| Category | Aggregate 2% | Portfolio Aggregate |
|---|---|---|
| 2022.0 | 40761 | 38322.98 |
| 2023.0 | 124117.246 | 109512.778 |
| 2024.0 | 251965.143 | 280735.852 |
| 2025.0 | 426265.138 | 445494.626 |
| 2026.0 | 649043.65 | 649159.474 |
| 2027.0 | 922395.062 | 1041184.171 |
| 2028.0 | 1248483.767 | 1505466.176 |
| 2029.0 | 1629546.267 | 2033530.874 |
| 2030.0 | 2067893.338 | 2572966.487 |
──────────────────────────────
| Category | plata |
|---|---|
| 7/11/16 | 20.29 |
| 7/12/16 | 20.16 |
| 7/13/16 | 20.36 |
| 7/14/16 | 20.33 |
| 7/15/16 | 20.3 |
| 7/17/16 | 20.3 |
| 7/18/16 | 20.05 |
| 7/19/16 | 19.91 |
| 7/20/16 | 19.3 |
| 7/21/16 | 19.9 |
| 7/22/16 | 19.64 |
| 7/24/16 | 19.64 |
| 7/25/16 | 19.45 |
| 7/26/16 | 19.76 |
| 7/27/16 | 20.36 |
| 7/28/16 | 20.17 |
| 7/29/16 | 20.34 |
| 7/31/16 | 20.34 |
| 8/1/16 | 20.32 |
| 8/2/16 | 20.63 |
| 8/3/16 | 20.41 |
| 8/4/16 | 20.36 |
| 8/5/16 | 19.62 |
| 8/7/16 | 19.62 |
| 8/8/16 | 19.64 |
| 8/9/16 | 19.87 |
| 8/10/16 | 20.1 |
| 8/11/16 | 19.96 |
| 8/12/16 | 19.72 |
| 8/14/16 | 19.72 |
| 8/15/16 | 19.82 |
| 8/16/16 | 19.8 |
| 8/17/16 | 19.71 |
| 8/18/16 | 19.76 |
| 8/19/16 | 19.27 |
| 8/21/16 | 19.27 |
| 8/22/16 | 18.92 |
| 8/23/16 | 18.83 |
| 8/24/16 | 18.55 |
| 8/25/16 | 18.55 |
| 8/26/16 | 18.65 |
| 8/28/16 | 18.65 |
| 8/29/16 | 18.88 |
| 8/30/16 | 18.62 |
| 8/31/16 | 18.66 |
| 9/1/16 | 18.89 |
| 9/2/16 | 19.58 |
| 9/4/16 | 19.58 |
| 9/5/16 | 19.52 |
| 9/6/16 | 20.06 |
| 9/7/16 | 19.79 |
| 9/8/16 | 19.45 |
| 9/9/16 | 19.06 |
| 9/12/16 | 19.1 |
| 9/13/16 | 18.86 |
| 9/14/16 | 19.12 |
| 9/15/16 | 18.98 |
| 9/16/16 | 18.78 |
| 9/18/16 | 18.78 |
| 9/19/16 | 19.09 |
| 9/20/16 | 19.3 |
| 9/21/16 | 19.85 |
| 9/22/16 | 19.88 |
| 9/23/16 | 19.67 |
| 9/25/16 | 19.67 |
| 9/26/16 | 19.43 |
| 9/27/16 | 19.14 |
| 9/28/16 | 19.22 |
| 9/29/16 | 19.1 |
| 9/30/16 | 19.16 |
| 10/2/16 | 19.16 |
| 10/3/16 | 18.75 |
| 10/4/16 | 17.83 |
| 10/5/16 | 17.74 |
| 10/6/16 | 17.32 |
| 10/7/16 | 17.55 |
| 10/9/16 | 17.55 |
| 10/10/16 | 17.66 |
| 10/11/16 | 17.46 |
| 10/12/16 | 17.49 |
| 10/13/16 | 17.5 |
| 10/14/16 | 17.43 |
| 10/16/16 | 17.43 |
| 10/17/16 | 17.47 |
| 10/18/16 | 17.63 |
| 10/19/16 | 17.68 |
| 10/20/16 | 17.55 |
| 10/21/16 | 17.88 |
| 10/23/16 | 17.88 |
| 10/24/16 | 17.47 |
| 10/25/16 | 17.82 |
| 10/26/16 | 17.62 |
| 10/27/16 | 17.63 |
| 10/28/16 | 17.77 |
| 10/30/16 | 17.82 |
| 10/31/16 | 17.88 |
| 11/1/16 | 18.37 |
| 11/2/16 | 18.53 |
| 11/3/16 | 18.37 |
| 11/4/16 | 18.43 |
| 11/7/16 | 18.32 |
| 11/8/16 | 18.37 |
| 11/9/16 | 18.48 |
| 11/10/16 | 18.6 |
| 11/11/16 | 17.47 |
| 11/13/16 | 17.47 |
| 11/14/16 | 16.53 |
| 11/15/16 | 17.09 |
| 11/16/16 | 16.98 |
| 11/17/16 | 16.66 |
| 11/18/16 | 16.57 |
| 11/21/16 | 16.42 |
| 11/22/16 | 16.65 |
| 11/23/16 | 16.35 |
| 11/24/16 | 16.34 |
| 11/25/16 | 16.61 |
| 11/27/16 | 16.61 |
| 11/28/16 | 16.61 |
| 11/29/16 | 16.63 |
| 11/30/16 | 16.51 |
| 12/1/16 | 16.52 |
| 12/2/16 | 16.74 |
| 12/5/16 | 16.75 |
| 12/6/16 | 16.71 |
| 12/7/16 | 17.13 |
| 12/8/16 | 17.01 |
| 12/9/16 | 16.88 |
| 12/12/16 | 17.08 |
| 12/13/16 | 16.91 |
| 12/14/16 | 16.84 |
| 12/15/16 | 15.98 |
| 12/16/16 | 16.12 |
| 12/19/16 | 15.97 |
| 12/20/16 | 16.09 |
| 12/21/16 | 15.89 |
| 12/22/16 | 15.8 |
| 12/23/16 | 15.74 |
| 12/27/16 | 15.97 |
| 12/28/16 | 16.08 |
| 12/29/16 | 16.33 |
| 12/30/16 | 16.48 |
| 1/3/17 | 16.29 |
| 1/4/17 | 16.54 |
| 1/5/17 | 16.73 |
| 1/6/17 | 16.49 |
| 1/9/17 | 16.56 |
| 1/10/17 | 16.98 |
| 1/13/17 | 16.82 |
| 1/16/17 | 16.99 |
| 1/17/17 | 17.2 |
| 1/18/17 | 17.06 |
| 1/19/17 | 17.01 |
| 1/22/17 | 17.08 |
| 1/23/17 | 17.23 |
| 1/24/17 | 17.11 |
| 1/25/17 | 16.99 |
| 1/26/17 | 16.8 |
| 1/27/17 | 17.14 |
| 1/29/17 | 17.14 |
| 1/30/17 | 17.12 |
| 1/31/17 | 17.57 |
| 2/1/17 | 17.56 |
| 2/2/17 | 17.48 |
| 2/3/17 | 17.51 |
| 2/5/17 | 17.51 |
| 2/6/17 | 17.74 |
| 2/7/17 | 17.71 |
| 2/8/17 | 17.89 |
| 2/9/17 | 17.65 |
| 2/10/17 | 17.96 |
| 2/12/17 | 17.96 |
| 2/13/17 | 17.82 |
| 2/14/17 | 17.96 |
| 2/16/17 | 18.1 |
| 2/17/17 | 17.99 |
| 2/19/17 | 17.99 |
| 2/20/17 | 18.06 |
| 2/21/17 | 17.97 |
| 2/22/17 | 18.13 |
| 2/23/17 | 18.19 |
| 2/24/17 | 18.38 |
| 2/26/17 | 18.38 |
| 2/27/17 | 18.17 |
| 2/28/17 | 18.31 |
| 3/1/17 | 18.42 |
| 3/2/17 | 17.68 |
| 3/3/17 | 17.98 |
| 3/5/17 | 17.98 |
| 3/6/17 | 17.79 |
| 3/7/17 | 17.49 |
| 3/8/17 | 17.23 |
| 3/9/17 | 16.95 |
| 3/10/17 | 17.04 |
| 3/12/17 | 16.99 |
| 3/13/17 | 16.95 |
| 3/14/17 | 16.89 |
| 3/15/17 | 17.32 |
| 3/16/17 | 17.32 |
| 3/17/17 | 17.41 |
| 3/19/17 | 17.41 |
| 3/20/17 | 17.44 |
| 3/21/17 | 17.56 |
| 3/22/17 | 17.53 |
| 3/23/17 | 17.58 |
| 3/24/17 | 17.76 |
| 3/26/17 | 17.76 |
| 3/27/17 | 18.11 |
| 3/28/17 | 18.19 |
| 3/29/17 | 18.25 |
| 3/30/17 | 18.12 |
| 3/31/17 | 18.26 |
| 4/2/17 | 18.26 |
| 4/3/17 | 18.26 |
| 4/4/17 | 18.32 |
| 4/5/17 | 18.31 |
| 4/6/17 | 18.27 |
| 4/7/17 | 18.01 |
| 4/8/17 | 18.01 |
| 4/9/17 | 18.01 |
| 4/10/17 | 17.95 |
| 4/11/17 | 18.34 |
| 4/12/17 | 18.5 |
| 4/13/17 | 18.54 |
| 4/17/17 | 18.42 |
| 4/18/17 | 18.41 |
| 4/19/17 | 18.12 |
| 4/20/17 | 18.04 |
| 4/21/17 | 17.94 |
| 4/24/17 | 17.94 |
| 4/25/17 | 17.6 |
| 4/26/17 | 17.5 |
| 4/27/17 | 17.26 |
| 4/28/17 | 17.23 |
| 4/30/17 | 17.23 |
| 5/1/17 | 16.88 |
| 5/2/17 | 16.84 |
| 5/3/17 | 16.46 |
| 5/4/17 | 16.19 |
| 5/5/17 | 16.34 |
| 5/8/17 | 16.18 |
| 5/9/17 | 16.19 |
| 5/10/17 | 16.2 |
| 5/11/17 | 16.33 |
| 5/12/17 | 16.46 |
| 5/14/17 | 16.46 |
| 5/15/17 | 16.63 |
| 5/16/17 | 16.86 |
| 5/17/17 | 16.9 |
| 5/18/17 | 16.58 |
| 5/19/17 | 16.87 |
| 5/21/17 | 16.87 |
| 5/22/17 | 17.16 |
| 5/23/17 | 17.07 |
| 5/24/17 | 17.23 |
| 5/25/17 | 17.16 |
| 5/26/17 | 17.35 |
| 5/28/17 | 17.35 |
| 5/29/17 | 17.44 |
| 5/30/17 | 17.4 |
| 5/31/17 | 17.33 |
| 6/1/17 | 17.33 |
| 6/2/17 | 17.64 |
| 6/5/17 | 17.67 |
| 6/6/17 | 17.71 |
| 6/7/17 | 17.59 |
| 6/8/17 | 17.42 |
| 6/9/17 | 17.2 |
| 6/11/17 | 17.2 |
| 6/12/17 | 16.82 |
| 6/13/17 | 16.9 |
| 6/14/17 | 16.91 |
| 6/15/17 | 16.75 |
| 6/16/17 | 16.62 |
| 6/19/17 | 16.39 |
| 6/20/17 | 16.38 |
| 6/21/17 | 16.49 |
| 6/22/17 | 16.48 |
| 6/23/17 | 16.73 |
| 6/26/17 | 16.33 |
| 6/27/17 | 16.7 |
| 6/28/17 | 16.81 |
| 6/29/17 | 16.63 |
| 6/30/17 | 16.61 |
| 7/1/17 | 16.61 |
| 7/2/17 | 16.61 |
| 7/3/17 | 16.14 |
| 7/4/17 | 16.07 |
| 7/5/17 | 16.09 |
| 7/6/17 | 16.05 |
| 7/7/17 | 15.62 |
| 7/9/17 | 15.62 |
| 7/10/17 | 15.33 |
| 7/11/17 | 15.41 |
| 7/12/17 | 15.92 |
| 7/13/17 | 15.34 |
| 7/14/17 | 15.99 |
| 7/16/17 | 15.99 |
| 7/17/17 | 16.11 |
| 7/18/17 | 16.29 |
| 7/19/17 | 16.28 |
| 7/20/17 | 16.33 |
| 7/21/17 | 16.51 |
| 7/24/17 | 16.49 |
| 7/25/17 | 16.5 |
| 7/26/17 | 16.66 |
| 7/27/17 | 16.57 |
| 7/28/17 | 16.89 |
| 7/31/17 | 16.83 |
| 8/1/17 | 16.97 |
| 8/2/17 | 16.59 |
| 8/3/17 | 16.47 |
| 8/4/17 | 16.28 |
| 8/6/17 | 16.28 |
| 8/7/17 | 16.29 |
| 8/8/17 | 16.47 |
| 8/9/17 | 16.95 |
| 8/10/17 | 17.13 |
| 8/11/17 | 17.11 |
──────────────────────────────
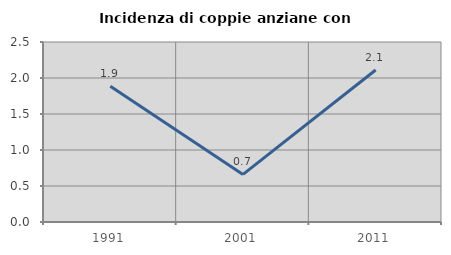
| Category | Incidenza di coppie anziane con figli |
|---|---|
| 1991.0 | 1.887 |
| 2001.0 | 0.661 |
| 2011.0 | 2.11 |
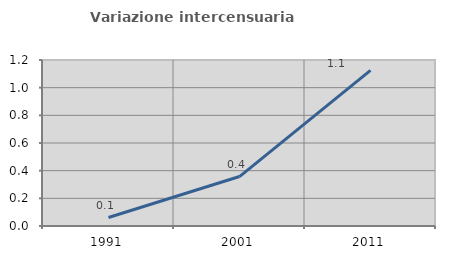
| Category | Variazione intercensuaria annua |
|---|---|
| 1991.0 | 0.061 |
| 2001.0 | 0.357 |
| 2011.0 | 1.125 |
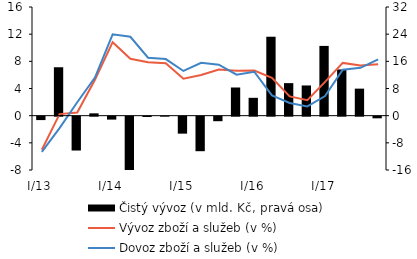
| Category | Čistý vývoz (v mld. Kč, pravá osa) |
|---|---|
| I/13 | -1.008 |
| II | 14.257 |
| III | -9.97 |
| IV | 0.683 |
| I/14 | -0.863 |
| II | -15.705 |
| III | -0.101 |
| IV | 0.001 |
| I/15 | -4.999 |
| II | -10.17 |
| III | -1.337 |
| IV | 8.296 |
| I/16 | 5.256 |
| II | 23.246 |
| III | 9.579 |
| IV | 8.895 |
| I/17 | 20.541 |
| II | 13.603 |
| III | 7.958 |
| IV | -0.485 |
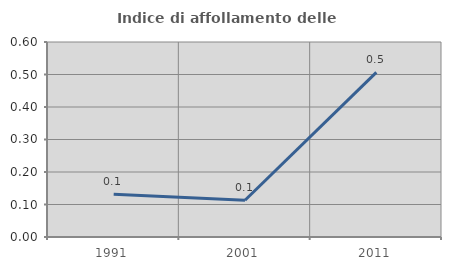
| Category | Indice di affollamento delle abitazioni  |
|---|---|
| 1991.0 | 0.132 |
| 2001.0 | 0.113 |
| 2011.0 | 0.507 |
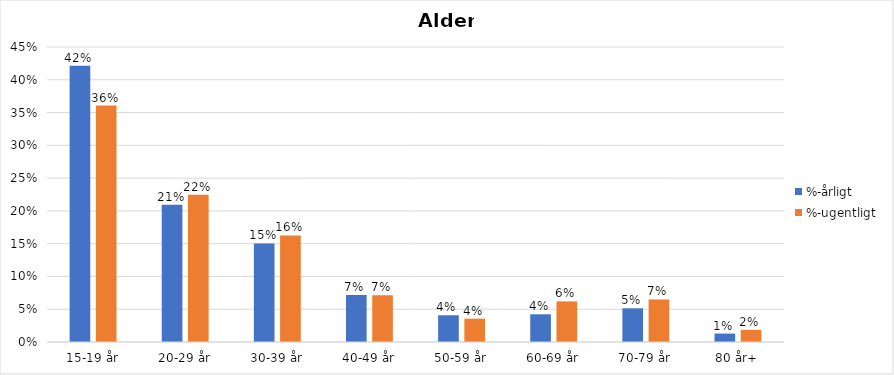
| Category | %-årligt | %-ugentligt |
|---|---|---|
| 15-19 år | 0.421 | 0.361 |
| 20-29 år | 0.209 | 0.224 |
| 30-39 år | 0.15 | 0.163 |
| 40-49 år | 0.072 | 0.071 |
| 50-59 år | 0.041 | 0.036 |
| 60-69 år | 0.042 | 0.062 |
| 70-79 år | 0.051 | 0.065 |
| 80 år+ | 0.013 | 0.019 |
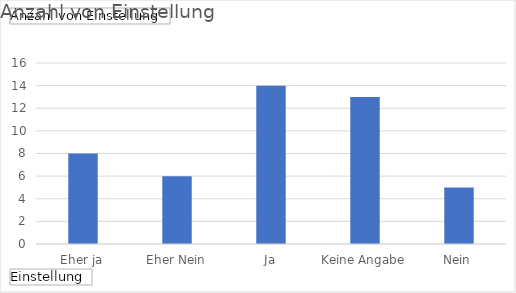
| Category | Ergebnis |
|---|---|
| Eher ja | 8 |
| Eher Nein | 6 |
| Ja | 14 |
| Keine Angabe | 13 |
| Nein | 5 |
──────────────────────────────
**Action item:**
Going back over the entries above, copy word for word every line from the one that has "1/27/17 | 17.14 |" on through the one that has "2/27/17 | 18.17 |".

**Solution for this task:**
| 1/27/17 | 17.14 |
| 1/29/17 | 17.14 |
| 1/30/17 | 17.12 |
| 1/31/17 | 17.57 |
| 2/1/17 | 17.56 |
| 2/2/17 | 17.48 |
| 2/3/17 | 17.51 |
| 2/5/17 | 17.51 |
| 2/6/17 | 17.74 |
| 2/7/17 | 17.71 |
| 2/8/17 | 17.89 |
| 2/9/17 | 17.65 |
| 2/10/17 | 17.96 |
| 2/12/17 | 17.96 |
| 2/13/17 | 17.82 |
| 2/14/17 | 17.96 |
| 2/16/17 | 18.1 |
| 2/17/17 | 17.99 |
| 2/19/17 | 17.99 |
| 2/20/17 | 18.06 |
| 2/21/17 | 17.97 |
| 2/22/17 | 18.13 |
| 2/23/17 | 18.19 |
| 2/24/17 | 18.38 |
| 2/26/17 | 18.38 |
| 2/27/17 | 18.17 |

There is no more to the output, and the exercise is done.